The secant function, denoted as \(\sec(\theta)\), is an essential part of trigonometry. It relates directly to the cosine function. Here's the key idea about secant:

• It's defined as the reciprocal of cosine, specifically, \(\sec(\theta) = \frac{1}{\cos(\theta)}\).
• This means that if the cosine of an angle is zero, the secant will be undefined because division by zero is not possible.

We often use this function to work with angles and triangles in different domains, particularly when needing to utilize relationships that involve the lengths of sides relative to an angle. Understanding when \(\sec(\theta)\) is undefined or defined requires examining \(\cos(\theta)\) first.

When working with trigonometric functions, and especially for angles well beyond a standard circle, angle simplification is a handy step.A full circle rotation in radians is \(2\pi\). If an angle such as \(-\frac{9\pi}{2}\) is given, it extends beyond a single rotation.

• To simplify, you add or subtract \(2\pi\) continually until the angle is within the primary interval of \(-\pi\) to \(\pi\).
• In our example, \(-\frac{9\pi}{2} + 4\pi = -\frac{\pi}{2}\), reducing the angle to a recognizable form.

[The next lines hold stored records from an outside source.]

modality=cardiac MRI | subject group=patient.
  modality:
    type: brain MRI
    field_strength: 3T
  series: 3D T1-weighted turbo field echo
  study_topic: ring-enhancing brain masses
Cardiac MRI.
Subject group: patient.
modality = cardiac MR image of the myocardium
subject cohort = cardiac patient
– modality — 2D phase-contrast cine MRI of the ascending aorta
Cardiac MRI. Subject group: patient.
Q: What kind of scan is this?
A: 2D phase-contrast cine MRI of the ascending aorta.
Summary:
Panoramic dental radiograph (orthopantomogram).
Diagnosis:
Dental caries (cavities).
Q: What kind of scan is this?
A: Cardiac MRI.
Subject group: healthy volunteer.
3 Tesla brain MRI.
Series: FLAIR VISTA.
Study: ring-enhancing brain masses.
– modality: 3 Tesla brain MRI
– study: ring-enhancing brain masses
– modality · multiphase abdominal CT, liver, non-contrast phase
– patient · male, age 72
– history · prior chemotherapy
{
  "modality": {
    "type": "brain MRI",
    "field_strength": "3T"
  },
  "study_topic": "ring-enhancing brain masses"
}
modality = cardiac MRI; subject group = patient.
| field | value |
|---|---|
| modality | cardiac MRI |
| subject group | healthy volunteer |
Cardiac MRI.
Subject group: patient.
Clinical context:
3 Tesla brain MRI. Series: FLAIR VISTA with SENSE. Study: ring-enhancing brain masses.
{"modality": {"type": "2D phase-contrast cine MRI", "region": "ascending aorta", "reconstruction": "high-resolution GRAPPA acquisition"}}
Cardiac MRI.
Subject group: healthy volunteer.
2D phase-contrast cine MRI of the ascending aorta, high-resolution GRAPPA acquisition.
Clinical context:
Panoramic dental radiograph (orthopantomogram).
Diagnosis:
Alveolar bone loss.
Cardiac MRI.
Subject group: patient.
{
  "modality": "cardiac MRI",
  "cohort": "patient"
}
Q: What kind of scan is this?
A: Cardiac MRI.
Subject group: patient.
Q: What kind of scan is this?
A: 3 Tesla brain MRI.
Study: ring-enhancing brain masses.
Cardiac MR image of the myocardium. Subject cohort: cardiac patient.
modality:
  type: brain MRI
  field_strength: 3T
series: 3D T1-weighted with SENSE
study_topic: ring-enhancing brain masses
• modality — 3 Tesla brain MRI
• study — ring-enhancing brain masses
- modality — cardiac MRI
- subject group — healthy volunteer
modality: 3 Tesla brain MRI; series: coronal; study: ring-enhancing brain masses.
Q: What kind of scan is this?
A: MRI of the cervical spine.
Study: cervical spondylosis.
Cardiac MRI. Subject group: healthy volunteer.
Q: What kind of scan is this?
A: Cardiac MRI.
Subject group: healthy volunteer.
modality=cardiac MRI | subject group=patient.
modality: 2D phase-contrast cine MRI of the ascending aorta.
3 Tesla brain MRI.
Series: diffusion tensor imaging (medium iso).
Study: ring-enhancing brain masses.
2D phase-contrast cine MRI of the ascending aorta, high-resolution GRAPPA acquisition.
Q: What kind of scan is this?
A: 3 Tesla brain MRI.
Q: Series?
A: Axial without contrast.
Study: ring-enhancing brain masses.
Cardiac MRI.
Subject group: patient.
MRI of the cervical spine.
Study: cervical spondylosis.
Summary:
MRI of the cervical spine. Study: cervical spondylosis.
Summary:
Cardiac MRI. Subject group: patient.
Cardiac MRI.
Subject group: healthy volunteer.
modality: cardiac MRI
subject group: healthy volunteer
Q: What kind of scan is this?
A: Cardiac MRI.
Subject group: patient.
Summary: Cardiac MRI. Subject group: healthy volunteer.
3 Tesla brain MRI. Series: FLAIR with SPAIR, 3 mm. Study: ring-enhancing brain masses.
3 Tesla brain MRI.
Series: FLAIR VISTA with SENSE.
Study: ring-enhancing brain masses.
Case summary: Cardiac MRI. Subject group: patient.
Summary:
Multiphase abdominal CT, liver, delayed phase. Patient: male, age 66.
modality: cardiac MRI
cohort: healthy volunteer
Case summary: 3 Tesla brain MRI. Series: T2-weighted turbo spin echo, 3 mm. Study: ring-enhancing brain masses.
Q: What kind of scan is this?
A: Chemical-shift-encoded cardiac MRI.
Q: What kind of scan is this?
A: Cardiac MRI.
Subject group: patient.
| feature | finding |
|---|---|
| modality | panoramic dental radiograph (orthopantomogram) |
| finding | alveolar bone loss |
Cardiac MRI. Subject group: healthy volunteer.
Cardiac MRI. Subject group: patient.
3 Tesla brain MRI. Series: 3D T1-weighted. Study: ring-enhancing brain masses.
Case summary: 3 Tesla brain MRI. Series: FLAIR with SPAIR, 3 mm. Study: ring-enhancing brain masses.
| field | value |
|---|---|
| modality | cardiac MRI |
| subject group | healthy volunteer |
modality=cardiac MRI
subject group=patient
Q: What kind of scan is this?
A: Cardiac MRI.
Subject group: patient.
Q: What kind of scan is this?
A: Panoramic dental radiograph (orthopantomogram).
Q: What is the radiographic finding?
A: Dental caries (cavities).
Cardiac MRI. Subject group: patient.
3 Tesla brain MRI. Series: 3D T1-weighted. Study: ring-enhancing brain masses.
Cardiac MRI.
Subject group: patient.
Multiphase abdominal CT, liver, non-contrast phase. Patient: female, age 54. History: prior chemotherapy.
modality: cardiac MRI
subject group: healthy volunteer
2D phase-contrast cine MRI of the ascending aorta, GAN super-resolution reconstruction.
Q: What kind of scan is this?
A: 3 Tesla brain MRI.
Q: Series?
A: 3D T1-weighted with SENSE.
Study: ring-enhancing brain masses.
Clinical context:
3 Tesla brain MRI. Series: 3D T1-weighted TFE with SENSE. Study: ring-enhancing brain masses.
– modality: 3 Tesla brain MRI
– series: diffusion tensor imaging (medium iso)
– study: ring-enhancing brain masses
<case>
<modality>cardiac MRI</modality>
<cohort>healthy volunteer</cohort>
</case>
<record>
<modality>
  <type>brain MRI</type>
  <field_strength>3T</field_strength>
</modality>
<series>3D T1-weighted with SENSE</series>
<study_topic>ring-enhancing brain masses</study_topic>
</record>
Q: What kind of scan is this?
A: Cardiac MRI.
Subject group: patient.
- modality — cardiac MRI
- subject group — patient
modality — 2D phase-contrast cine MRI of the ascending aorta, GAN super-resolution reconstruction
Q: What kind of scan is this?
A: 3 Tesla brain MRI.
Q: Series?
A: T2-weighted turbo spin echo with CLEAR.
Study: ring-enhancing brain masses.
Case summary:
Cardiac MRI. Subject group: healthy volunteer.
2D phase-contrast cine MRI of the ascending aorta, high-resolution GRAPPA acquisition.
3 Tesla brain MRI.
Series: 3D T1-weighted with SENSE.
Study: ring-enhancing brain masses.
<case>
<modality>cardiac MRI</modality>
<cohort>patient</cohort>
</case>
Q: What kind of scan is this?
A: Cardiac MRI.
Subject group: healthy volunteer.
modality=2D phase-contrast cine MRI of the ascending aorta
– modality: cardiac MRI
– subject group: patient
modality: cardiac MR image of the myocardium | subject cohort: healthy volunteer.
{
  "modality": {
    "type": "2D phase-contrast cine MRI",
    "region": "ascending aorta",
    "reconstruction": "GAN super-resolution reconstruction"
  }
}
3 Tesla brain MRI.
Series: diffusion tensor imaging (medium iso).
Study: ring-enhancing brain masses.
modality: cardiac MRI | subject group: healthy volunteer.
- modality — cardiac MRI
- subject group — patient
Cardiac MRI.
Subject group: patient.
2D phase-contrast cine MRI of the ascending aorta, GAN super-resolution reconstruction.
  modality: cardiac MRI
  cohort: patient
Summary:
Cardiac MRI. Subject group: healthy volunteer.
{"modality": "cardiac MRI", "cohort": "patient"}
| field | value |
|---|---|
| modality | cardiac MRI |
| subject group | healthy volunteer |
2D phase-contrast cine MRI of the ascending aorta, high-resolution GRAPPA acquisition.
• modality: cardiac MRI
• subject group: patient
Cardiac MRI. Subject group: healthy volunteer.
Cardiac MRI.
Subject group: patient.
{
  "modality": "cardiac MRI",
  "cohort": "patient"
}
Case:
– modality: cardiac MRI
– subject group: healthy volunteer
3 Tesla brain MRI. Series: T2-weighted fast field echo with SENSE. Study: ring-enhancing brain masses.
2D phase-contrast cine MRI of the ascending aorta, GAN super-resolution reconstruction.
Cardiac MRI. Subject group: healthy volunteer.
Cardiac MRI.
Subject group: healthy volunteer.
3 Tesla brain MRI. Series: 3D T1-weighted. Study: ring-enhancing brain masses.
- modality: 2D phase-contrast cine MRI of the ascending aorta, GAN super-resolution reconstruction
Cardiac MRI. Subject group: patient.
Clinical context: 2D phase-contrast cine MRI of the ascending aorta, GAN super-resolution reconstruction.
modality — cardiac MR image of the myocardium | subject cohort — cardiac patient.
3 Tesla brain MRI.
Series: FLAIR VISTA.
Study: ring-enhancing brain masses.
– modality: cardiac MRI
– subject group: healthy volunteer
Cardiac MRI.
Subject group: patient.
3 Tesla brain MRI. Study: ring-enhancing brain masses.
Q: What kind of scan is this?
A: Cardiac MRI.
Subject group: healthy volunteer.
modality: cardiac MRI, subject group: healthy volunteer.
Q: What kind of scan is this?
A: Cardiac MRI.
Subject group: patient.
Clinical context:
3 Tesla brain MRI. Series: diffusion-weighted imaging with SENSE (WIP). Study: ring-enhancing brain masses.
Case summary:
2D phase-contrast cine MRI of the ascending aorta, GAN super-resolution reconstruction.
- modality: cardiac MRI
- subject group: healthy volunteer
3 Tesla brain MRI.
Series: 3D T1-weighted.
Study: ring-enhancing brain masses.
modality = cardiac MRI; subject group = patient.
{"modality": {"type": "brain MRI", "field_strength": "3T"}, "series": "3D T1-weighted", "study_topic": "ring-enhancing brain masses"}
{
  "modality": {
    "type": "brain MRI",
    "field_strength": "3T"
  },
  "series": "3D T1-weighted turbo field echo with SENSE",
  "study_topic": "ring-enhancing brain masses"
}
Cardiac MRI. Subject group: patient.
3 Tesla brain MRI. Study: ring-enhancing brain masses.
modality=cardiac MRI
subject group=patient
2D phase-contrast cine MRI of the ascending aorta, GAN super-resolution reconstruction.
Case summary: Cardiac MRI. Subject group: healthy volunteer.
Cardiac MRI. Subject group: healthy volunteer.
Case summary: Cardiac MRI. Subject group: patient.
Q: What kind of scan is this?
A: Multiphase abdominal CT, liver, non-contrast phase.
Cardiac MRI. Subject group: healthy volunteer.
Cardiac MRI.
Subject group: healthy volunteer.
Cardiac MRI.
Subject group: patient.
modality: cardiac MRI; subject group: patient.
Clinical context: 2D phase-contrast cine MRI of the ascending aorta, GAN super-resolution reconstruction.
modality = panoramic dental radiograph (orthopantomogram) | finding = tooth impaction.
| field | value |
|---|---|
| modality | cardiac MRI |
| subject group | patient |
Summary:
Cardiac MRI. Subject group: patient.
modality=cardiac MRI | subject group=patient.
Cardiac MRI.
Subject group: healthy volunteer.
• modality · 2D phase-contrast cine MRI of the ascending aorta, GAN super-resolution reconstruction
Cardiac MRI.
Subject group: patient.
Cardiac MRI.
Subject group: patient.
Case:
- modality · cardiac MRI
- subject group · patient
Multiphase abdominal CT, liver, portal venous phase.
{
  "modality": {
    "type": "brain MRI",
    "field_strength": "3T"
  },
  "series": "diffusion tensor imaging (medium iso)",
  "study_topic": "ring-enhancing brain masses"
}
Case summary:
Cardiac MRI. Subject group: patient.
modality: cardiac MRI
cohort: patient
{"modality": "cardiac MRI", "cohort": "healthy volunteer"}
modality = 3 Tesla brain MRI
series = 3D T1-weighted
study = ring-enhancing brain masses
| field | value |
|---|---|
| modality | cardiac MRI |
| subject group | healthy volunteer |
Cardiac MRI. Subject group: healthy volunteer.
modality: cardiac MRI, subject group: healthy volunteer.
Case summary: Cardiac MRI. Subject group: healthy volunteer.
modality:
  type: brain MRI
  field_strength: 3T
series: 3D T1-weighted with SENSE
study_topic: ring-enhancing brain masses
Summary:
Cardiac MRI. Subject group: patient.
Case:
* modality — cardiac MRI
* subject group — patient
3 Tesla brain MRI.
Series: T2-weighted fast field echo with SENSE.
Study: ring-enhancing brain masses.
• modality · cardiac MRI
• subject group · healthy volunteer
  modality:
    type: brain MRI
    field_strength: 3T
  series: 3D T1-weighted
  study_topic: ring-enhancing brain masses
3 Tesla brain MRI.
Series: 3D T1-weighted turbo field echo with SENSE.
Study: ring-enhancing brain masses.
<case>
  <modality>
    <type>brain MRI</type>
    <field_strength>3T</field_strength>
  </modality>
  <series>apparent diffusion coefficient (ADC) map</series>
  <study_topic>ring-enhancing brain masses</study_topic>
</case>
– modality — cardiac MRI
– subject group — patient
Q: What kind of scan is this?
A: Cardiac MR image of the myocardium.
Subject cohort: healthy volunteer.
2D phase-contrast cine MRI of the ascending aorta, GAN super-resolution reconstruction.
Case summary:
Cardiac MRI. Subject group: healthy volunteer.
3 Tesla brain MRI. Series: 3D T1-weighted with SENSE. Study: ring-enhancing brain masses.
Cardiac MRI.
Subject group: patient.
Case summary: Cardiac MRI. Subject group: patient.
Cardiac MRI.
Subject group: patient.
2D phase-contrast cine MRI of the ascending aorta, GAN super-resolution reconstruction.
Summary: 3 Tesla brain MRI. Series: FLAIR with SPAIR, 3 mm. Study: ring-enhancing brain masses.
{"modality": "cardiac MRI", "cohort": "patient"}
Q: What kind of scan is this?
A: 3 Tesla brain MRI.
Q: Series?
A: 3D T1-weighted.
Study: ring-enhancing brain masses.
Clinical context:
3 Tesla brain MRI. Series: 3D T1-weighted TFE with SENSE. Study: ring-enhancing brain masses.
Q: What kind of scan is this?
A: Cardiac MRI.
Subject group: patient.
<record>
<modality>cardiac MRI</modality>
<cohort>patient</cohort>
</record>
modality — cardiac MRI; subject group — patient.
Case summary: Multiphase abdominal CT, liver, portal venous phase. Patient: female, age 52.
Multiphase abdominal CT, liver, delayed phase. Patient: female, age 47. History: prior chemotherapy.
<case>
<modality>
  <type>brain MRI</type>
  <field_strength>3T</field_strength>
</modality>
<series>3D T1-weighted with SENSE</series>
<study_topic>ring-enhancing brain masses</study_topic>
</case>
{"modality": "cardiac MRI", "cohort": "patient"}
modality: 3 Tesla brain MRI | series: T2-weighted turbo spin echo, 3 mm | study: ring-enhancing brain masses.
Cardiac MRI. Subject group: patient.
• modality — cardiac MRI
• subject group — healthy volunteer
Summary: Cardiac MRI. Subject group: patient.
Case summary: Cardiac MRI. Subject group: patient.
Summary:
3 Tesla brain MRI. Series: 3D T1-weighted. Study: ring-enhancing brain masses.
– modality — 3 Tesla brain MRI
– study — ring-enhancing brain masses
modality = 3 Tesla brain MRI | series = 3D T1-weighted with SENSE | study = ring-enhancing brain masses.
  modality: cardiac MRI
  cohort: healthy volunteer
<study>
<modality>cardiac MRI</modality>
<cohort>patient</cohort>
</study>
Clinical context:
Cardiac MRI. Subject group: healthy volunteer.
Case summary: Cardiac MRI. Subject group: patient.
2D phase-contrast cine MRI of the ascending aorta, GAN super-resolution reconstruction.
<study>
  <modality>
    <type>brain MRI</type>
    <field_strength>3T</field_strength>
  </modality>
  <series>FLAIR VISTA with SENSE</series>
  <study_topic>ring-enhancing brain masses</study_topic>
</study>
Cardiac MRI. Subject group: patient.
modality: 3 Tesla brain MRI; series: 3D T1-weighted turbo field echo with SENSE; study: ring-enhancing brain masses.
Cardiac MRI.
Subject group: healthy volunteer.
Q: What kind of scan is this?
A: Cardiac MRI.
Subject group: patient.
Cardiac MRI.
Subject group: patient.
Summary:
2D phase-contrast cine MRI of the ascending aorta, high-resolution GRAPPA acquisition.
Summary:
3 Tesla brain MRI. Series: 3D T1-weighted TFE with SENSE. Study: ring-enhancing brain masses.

This step ensures the angle is easy to interpret on the unit circle, where functions like cosine and sine have known values.

The unit circle is a powerful tool for understanding trigonometric functions.It is a circle with a radius of one unit centered at the origin of a coordinate system.

• Angles are measured from the positive x-axis, with counterclockwise being positive.
• Every point on the unit circle corresponds to \((\cos(\theta), \sin(\theta))\), where \(\cos(\theta)\) is the x-coordinate.

For \(\theta = -\frac{\pi}{2}\), you reach the point \(\left(0, -1\right)\) on the negative y-axis.

• The x-coordinate, \(0\), is the value of \(\cos(\theta)\), meaning \(\sec(-\frac{\pi}{2})\) is undefined.

Using the unit circle, students can visualize and predict the behavior of trigonometric functions at major angle benchmarks and associated transformations.